Color Through The Lenses
- arcrchk
- Mar 30, 2023
- 2 min read
By: Charlotte Shum
Red. Yellow. Green. Blue.
The colors burst through the fragile lenses as I observe the world. A simple paradigm shifts inside my mind and you could say, my eyes are reborn.
It’s blinding, new, and unexpected. The colors are not what I thought they would be. I feel the need to put down these glasses and return to my comfortable black and white world. I don’t, of course, but my fingers linger on the tip of the frame for a moment.
This new world is I... I don’t know. A bunch of emotions swell up inside me. It feels like that time I drank an entire bottle of fizzy coke in one go.
I take a deep breath and regather my thoughts and feelings. I’m a bit irritated, sad, but also happy.
Growing up, I never knew I was color blind until I was actually told I had color vision deficiency. I only ever felt something was off; that little feeling of annoyance when the others said my painting looked weird, and when I needed to read labels to ensure my drawing seemed right to them.

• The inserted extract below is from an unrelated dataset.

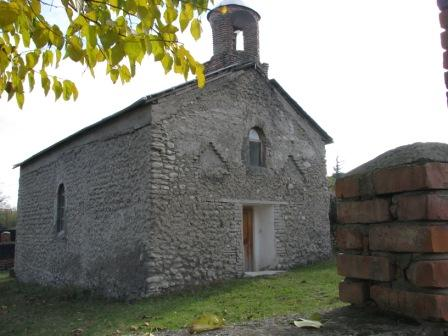 ანაგა

When they told me, I felt bitter. Knowing I couldn’t see what they could see hurt me, a lot. But now, I am happy. Everything seems strange, but in a good way, I suppose.
Behind me, my parents stand waiting for my reaction. While I try not to give them the satisfaction of that, the corner of my mouth quirks upwards into a tight-lipped smile as my eyes fill up with tears.
Still, my mom comes to hug me. I can feel a lump in my throat. It’s getting harder keeping it in now.
Tilting my head upwards, the sun feels different; it’s unbearable and glary as always. But the sea of color that wraps around it makes it seem... warm.
Nearby, a series of birds and clouds move over to conceal the sun’s fiery gaze.
The clouds still appear the same, but also different in every other way. The sunlight shines straight through them, creating an array of colors that look like the flowers lying metres away from my feet. And amidst said clouds soared a murder of crows; a spotlight shining on those dark but not dull creatures.
It’s wonderful. The colors make everything brighter, from an insignificant petal to the endless sky.
I cry. The tears spill down my cheeks as my Dad pats my back. Maybe this remarkable world really is worth the wait.